■ What is needed
Your task is to repeat, word for word, the line containing "con figli |" and all lines that follow it to the end of the material, and no other lines.

■ Supplied entries
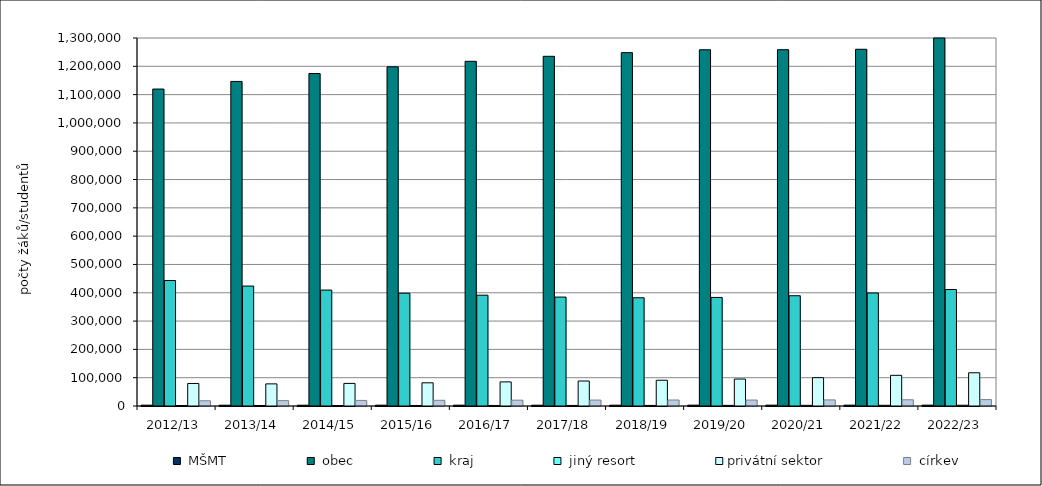
| Category |  MŠMT |  obec |  kraj |  jiný resort | privátní sektor |  církev |
|---|---|---|---|---|---|---|
| 2012/13 | 2931 | 1119660 | 443191 | 1792 | 79647 | 18458 |
| 2013/14 | 2815 | 1146572 | 423695 | 1782 | 78203 | 18969 |
| 2014/15 | 2763 | 1174507 | 409482 | 1690 | 79832 | 19724 |
| 2015/16 | 2903 | 1198133 | 398433 | 1762 | 81907 | 20100 |
| 2016/17 | 2889 | 1217638 | 391446 | 1848 | 85082 | 20584 |
| 2017/18 | 2813 | 1235311 | 384801 | 1941 | 88270 | 20927 |
| 2018/19 | 2911 | 1248266 | 382397 | 2045 | 90976 | 21152 |
| 2019/20 | 3021 | 1258412 | 383527 | 2197 | 95250 | 21076 |
| 2020/21 | 3001 | 1258684 | 389565 | 2329 | 100063 | 21570 |
| 2021/22 | 2987 | 1260189 | 399271 | 2507 | 108313 | 22024 |
| 2022/23 | 3089 | 1307361 | 411492 | 2681 | 117387 | 22649 |
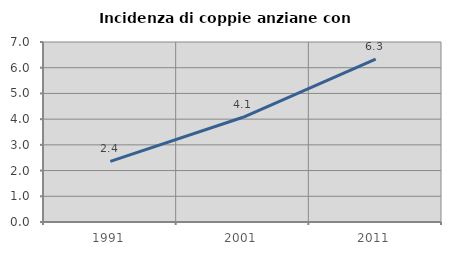
| Category | Incidenza di coppie anziane con figli |
|---|---|
| 1991.0 | 2.358 |
| 2001.0 | 4.072 |
| 2011.0 | 6.335 |

■ Result for this task
| Category | Incidenza di coppie anziane con figli |
|---|---|
| 1991.0 | 2.358 |
| 2001.0 | 4.072 |
| 2011.0 | 6.335 |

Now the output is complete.